Publicação Semestral da Junta Distrital de Aveiro

Janeiro de 1966 

 

APROVEITAMENTO
HIDROELÉCTRICO

DOS RIOS PAIVA E VOUGA

 
 

A Hidro Eléctrica Portuguesa fez, há anos, um estudo sobre o aproveitamento hidro-eléctrlco dos Rios Paiva e Vouga.

Como tal trabalho não se limitou aos aspectos hidroeléctricos mas teve, também, «a preocupação de conseguir a melhor valorização da água nas suas múltiplas apIicações», julgámos do maior interesse dar a conhecer aos nossos leitores alguma coisa do que lemos nos vários volumes que integram o Plano Geral e seus Anexos.

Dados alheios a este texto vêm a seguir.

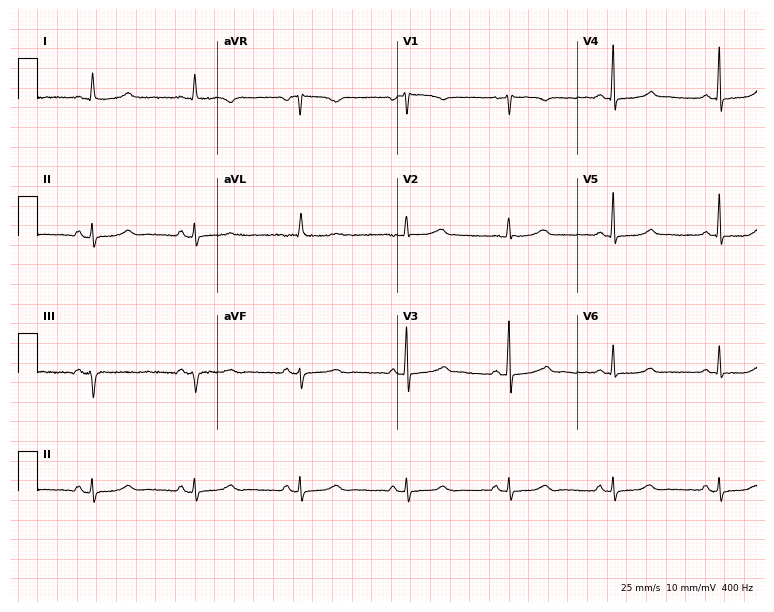
Resting 12-lead electrocardiogram. Patient: a 38-year-old female. None of these six findings is recorded: first-degree AV block, right bundle branch block (RBBB), left bundle branch block (LBBB), sinus bradycardia, atrial fibrillation (AF), sinus tachycardia. Findings outside these six are not listed.
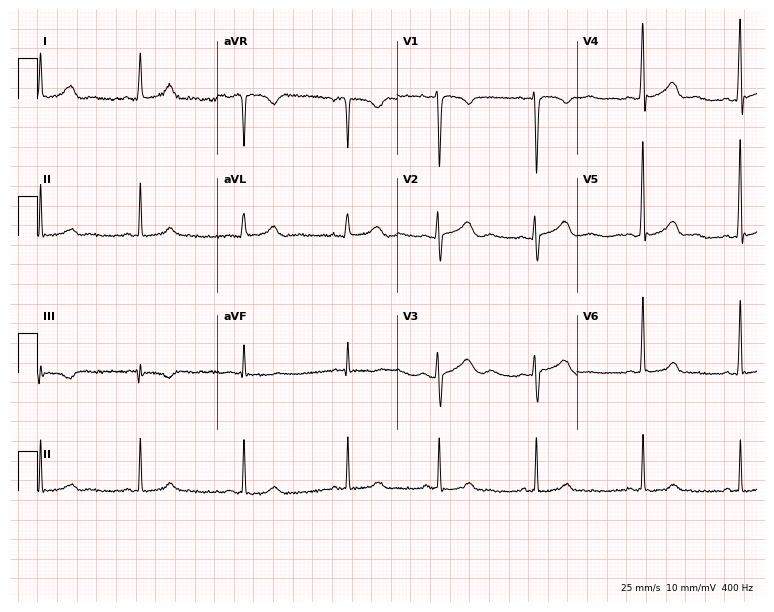
Resting 12-lead electrocardiogram (7.3-second recording at 400 Hz). Patient: a 20-year-old female. None of these six findings is recorded: first-degree AV block, right bundle branch block (RBBB), left bundle branch block (LBBB), sinus bradycardia, atrial fibrillation (AF), sinus tachycardia. Only these six findings were labelled.
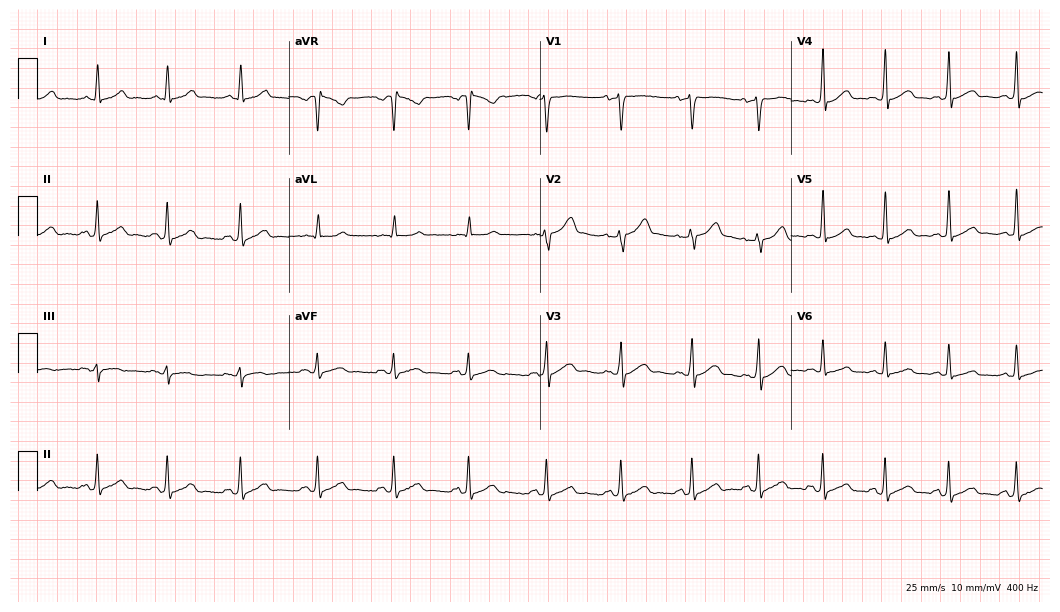
Electrocardiogram (10.2-second recording at 400 Hz), a 38-year-old male patient. Of the six screened findings (first-degree AV block, right bundle branch block, left bundle branch block, sinus bradycardia, atrial fibrillation, sinus tachycardia), none is recorded. Findings outside these six are not listed.
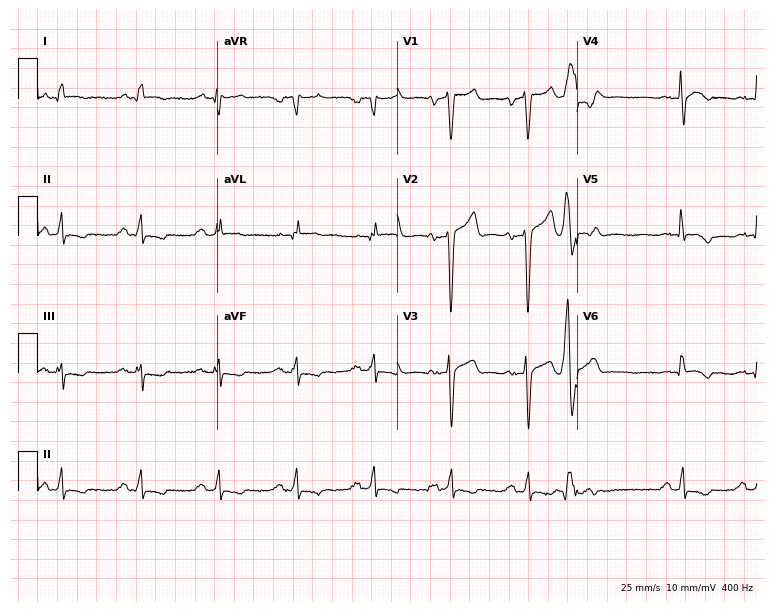
ECG — a 62-year-old male patient. Screened for six findings — first-degree AV block, right bundle branch block, left bundle branch block, sinus bradycardia, atrial fibrillation, sinus tachycardia — none is recorded. Only these six findings were labelled.
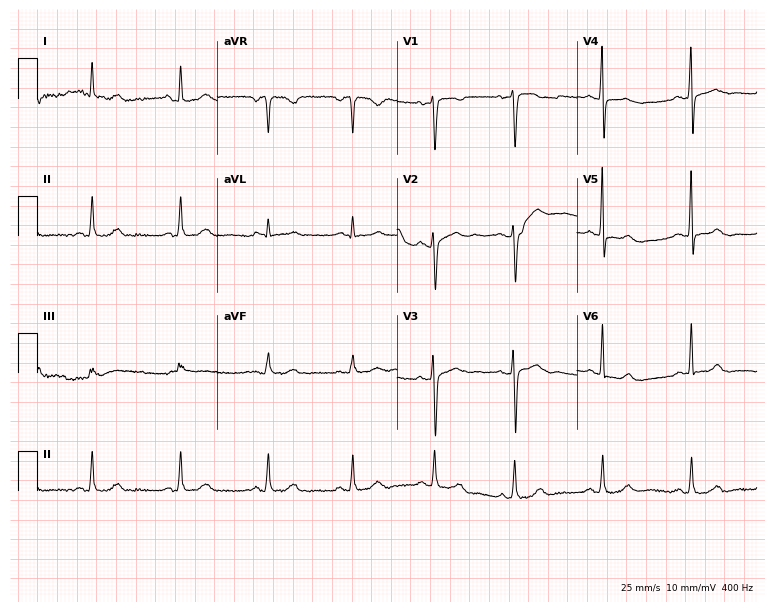
Standard 12-lead ECG recorded from a 39-year-old female. None of these six findings is recorded: first-degree AV block, right bundle branch block, left bundle branch block, sinus bradycardia, atrial fibrillation, sinus tachycardia.
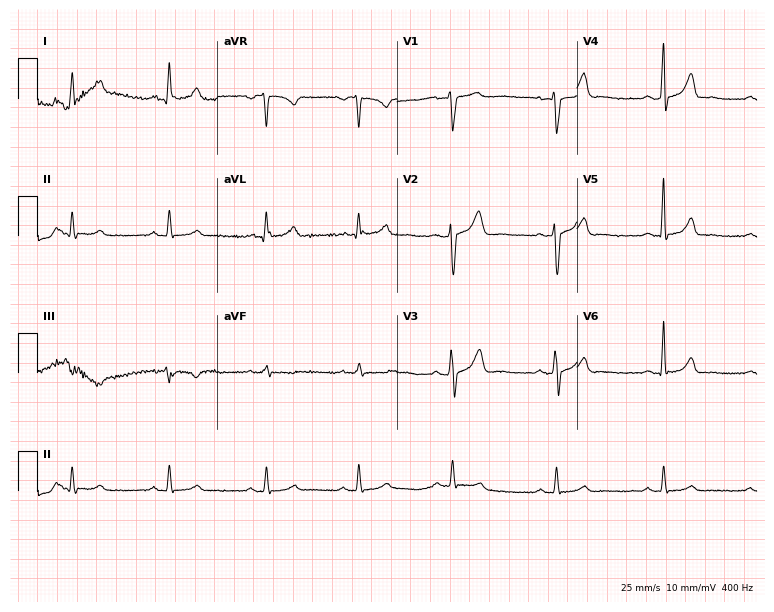
12-lead ECG from a male, 40 years old. No first-degree AV block, right bundle branch block (RBBB), left bundle branch block (LBBB), sinus bradycardia, atrial fibrillation (AF) or sinus tachycardia recorded for this tracing. Findings outside these six are not listed.
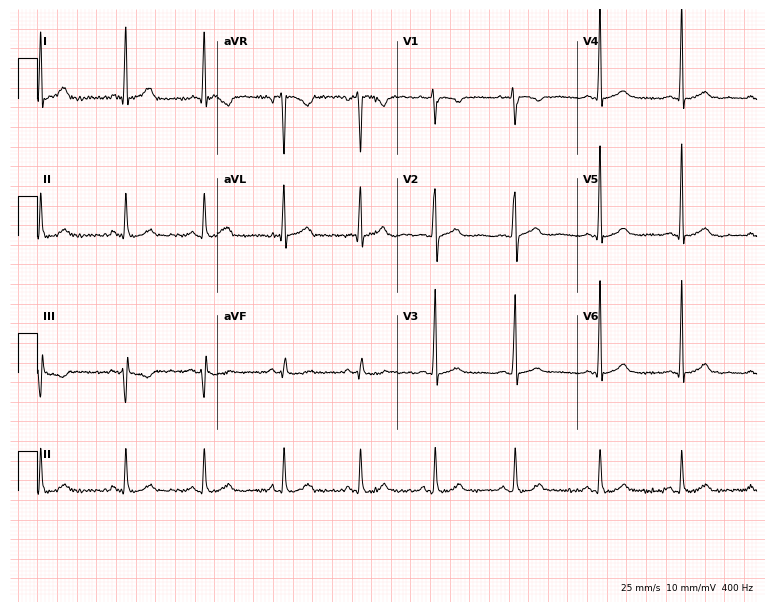
ECG — a 31-year-old female patient. Labelled as a normal ECG.
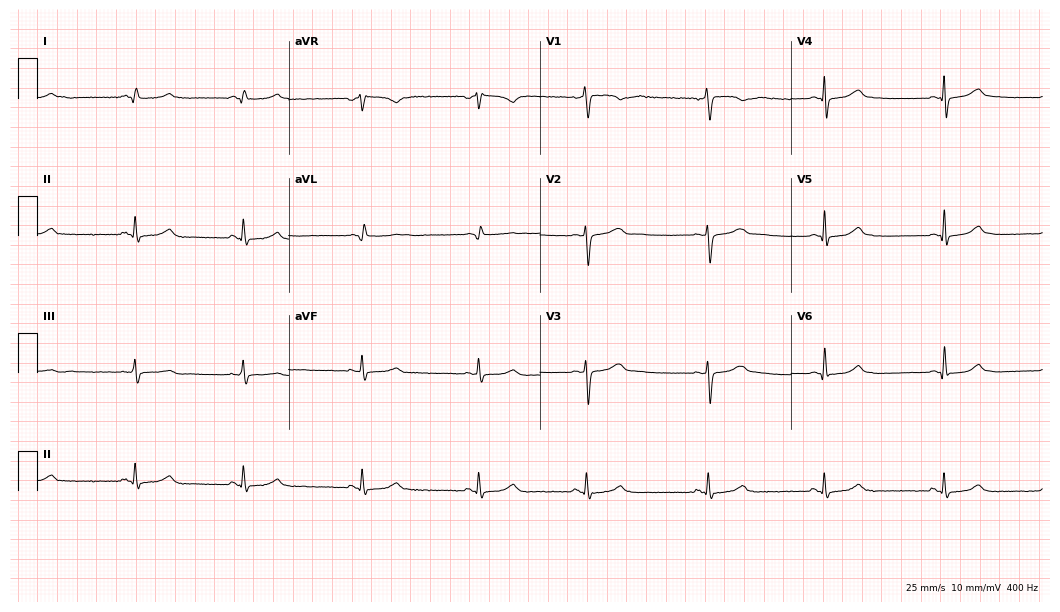
Resting 12-lead electrocardiogram. Patient: a female, 32 years old. Read as a normal ECG.
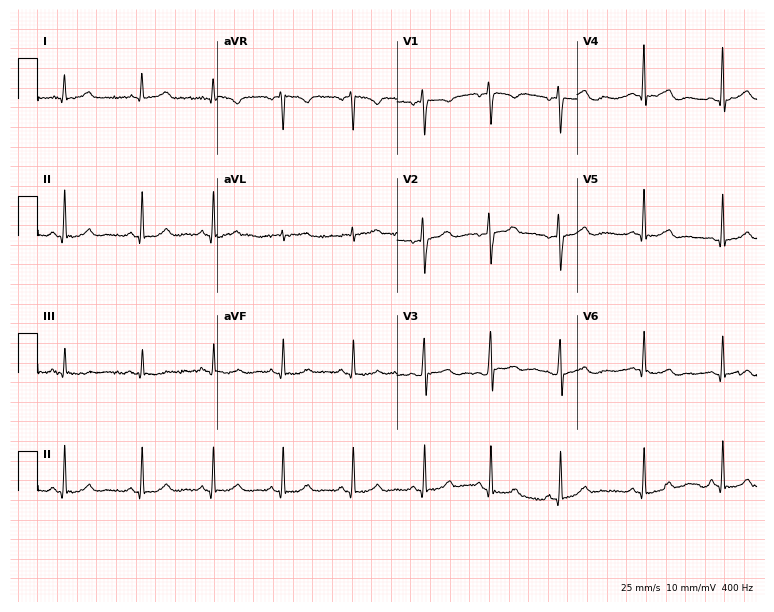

O esquema recomendado para o aproveitamento consta de 4 barragens e 4 centrais no Rio Paiva e de 3 barragens e 3 centrais no Rio Vouga e, ainda, uma galeria de Iigação (17 Km) entre os 2 rios.

 

«Com tal aproveitamento, consegue-se:

– o domínio das cheias do Vouga e, como consequência, as condições para serem recuperados ou beneficiados no Baixo Vouga cerca de 11 000 ha de bons terrenos agora pouco produtivos;

– a garantia de um elevado caudal de estiagem no Vouga, e portanto: a possibilidade de intensificar e alargar as culturas de regadio; eliminação das dificuldades no abastecimento de água às indústrias ribeirinhas e do problema da poluição das águas do rio;

– aumento de tráfego no porto de Aveiro decorrente da valorização do Baixo Vouga.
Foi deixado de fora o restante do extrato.